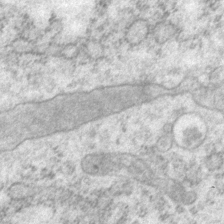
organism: P. pacificus
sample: Pharynx
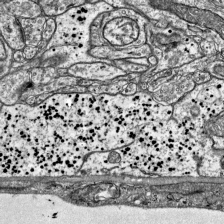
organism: Mouse
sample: Visual Cortex
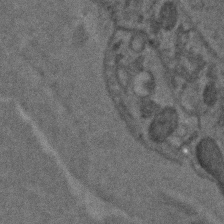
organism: C. elegans
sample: C. elegans embryo
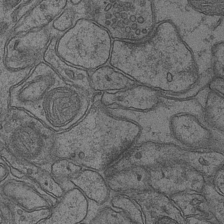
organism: Mouse
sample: CA1 Hippocampus
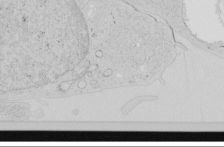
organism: Human
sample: Mitochondria in HCT116 cells
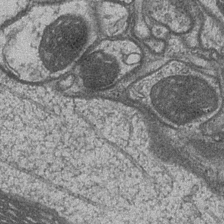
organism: Drosophila
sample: Optic medulla
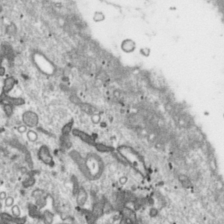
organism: Toxoplasma gondii
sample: Parasites in a vacuole inside a host cell
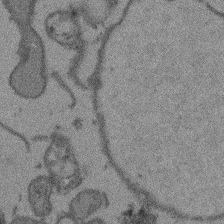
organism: Arabidopsis thaliana
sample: Root tip
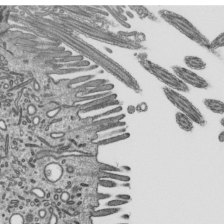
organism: Mouse
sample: Mouse epididymis efferent ductule cilia
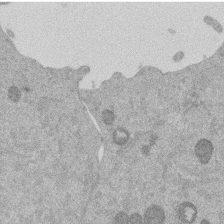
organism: Mouse
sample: Dividing mouse embryo 1 cell stage
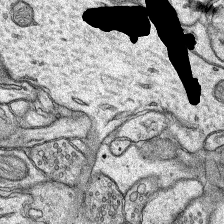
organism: Rat
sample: Hippocampus
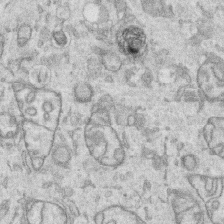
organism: Human
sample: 1205lu cells
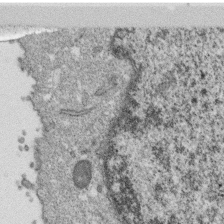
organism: African green monkey
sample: Vero E6 cells infected with SARS-CoV-2
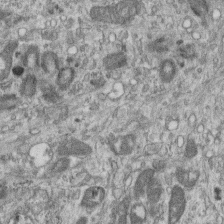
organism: Mouse
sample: Centriole in ependymal cells
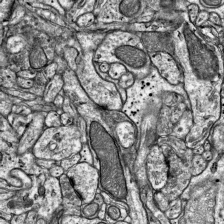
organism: Mouse
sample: Visual Cortex
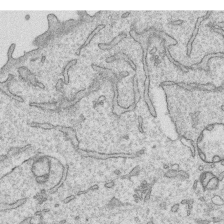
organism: Human
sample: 1205lu cells
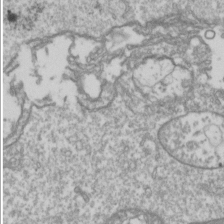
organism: Drosophila
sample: Cell division; meiosis; drosophila spermatocytes
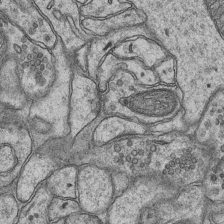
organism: Mouse
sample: CA1 Hippocampus
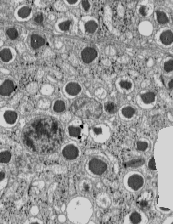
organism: C57BL Mouse
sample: Pancreatic islet
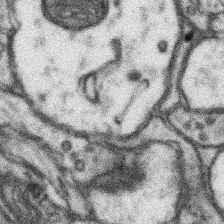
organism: Mouse
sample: Somatosensory cortex neuropil
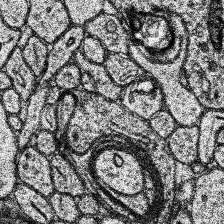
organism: Human
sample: Temporal Lobe
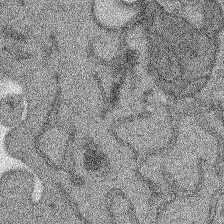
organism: Human
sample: HeLa cells
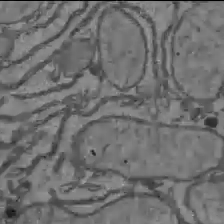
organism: C57BL Mouse
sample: Liver
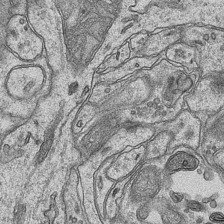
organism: Mouse
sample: CA1 Hippocampus
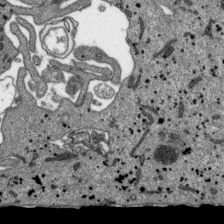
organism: Human
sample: Lung epithelial cells, uninfected (mock) control
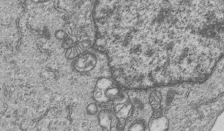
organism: Human
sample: MDA-MB-231 cells
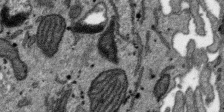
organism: Human
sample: Lung epithelial cells, uninfected (mock) control
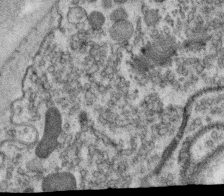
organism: C. elegans
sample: C. elegans oocyte; sperm cells
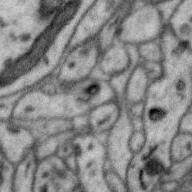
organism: Zebra finch
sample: Brain
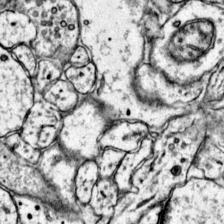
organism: Mouse
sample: Primary visual cortex
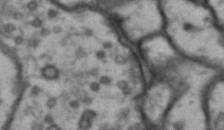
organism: Drosophila
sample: Brain
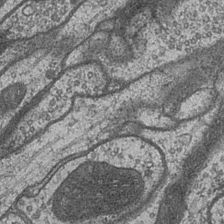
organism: Drosophila
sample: Optic medulla
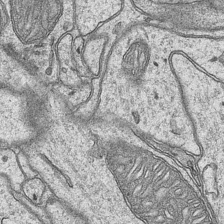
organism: Mouse
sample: CA1 Hippocampus
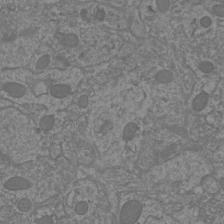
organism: Mouse
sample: Cortical neurons
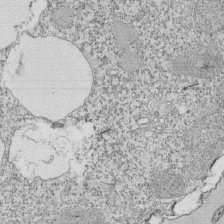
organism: Tetrahymena
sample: Cilia in tetrahymena
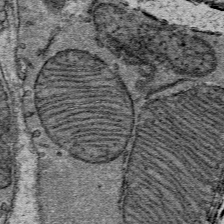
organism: Mouse
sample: Mouse Salivary gland
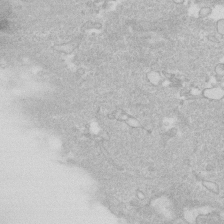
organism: Human
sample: Fibroblast cells
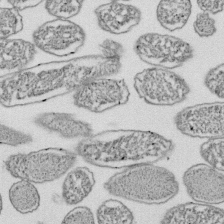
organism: E. coli
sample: Bacterial nucleoid
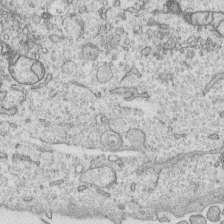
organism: Human
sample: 1205lu cells
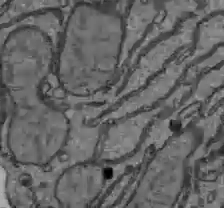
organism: C57BL Mouse
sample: Liver
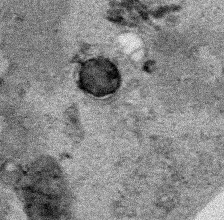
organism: Human
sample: Mitochondria in HCT116 cells
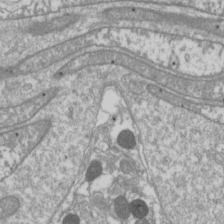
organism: Drosophila
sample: Cell division; meiosis; drosophila spermatocytes
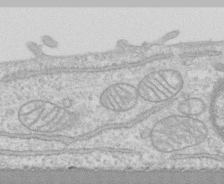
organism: Human
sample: CRL-1474
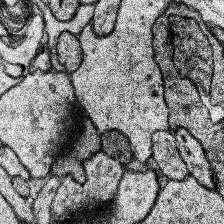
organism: Human
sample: Temporal Lobe
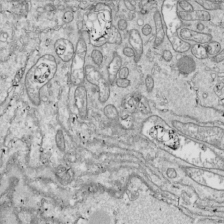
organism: Drosophila
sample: Cell division; meiosis; drosophila spermatocytes
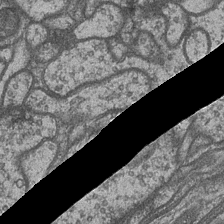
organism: Drosophila
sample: Optic medulla
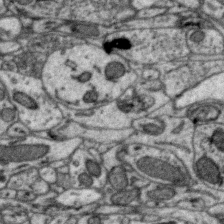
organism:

————————

• Task to carry out
No pictures belong in the answer; copy all other parts of the listing exactly.

• The completed task
organism: P. pacificus
sample: Pharynx
organism: Mouse
sample: Visual Cortex
organism: C. elegans
sample: C. elegans embryo
organism: Mouse
sample: CA1 Hippocampus
organism: Human
sample: Mitochondria in HCT116 cells
organism: Drosophila
sample: Optic medulla
organism: Toxoplasma gondii
sample: Parasites in a vacuole inside a host cell
organism: Arabidopsis thaliana
sample: Root tip
organism: Mouse
sample: Mouse epididymis efferent ductule cilia
organism: Mouse
sample: Dividing mouse embryo 1 cell stage
organism: Rat
sample: Hippocampus
organism: Human
sample: 1205lu cells
organism: African green monkey
sample: Vero E6 cells infected with SARS-CoV-2
organism: Mouse
sample: Centriole in ependymal cells
organism: Mouse
sample: Visual Cortex
organism: Human
sample: 1205lu cells
organism: Drosophila
sample: Cell division; meiosis; drosophila spermatocytes
organism: Mouse
sample: CA1 Hippocampus
organism: C57BL Mouse
sample: Pancreatic islet
organism: Mouse
sample: Somatosensory cortex neuropil
organism: Human
sample: Temporal Lobe
organism: Human
sample: HeLa cells
organism: C57BL Mouse
sample: Liver
organism: Mouse
sample: CA1 Hippocampus
organism: Human
sample: Lung epithelial cells, uninfected (mock) control
organism: Human
sample: MDA-MB-231 cells
organism: Human
sample: Lung epithelial cells, uninfected (mock) control
organism: C. elegans
sample: C. elegans oocyte; sperm cells
organism: Zebra finch
sample: Brain
organism: Mouse
sample: Primary visual cortex
organism: Drosophila
sample: Brain
organism: Drosophila
sample: Optic medulla
organism: Mouse
sample: CA1 Hippocampus
organism: Mouse
sample: Cortical neurons
organism: Tetrahymena
sample: Cilia in tetrahymena
organism: Mouse
sample: Mouse Salivary gland
organism: Human
sample: Fibroblast cells
organism: E. coli
sample: Bacterial nucleoid
organism: Human
sample: 1205lu cells
organism: C57BL Mouse
sample: Liver
organism: Human
sample: Mitochondria in HCT116 cells
organism: Drosophila
sample: Cell division; meiosis; drosophila spermatocytes
organism: Human
sample: CRL-1474
organism: Human
sample: Temporal Lobe
organism: Drosophila
sample: Cell division; meiosis; drosophila spermatocytes
organism: Drosophila
sample: Optic medulla
organism:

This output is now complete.